Kalaivani Srinivasan
- Srinivasan with Manju Rani at 2nd India Open International Boxing Tournament Guwahati

Personal information
- Full name: Kalaivani Srinivasan
- National team: India
- Citizenship: Indian
- Born: 25 November 1999 (age 26) Chennai, Tamil Nadu, India

Sport
- Country: India

= Kalaivani Srinivasan =

Female Indian boxer

Kalaivani Srinivasan (born 25 November 1999) is a female Indian boxer who competes in the 48 kg category. She won a Silver medal at the Indian Seniors National Boxing Championship in Vijayanagar in 2019. She was named the ‘Most Promising Boxer’ at the Indian National Boxing Championship in 2019. She later won a gold medal at the South Asian Games in Kathmandu, Nepal in 2019.

== Personal life and background ==
Srinivasan was born in Washermenpet, Chennai, Tamil Nadu on 25 November 1999. Her father, M. Srinivasan was an amateur boxer and her brother Ranjith was a national level boxer as well. She developed an interest in boxing as a child while watching her father train her brother at home. Her family was financially strained and her father started farming to supplement their income and support Kalaivani's training.

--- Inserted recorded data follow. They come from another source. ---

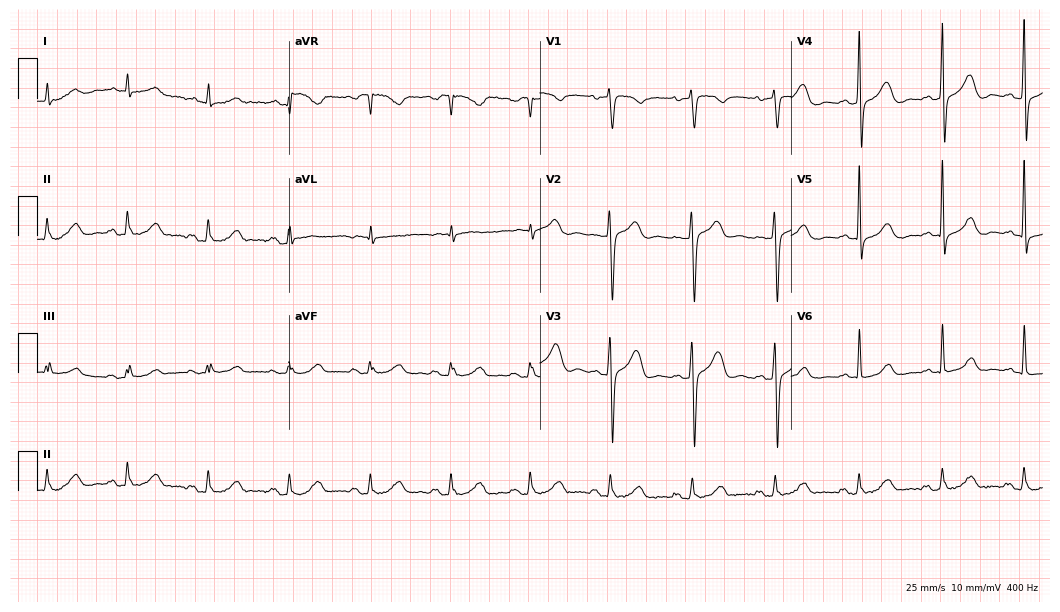
Electrocardiogram (10.2-second recording at 400 Hz), a female, 71 years old. Overall reading on record: normal ECG.
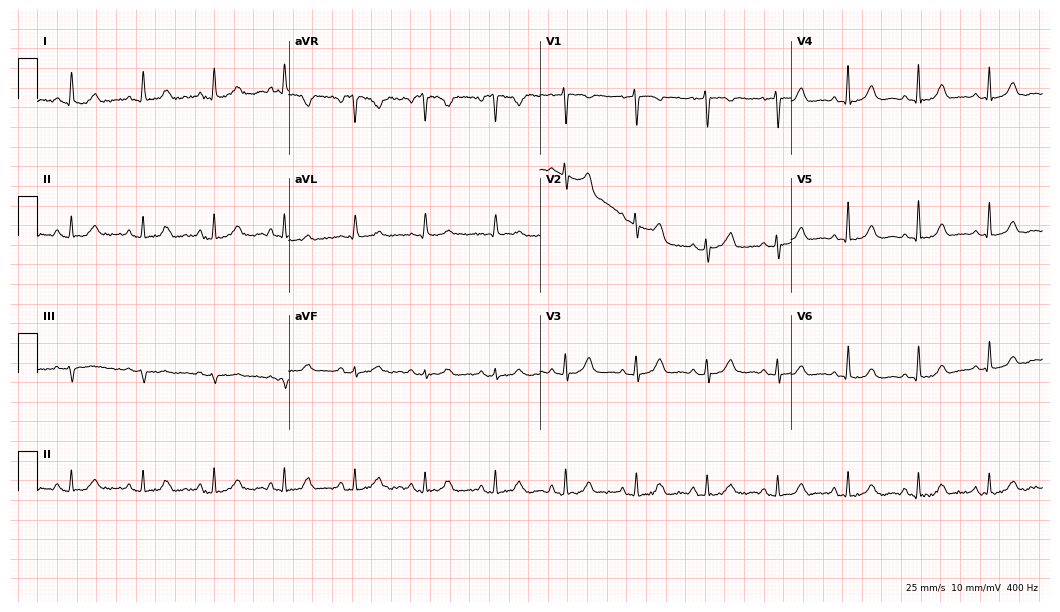
Electrocardiogram, a 72-year-old female patient. Overall reading on record: normal ECG.
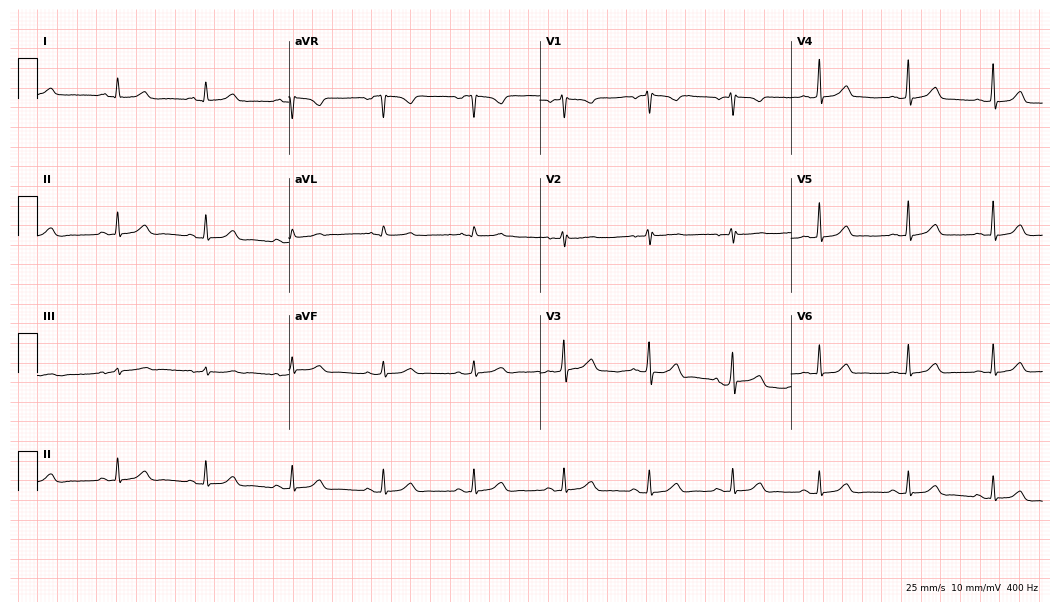
12-lead ECG from a 38-year-old female patient. Labelled as a normal ECG.

Kalaivani had started boxing in class 4.

== Professional achievements ==
She won a bronze medal at Sub-Junior Women's National Boxing Championship in 2012. She won a silver medal at the Senior Women's National Boxing Championship in 2019. She won a gold medal in the South Asian Games in Kathmandu, in 2019. Kalaivani currently competes in the 48 kg category which is not a part of Olympic games.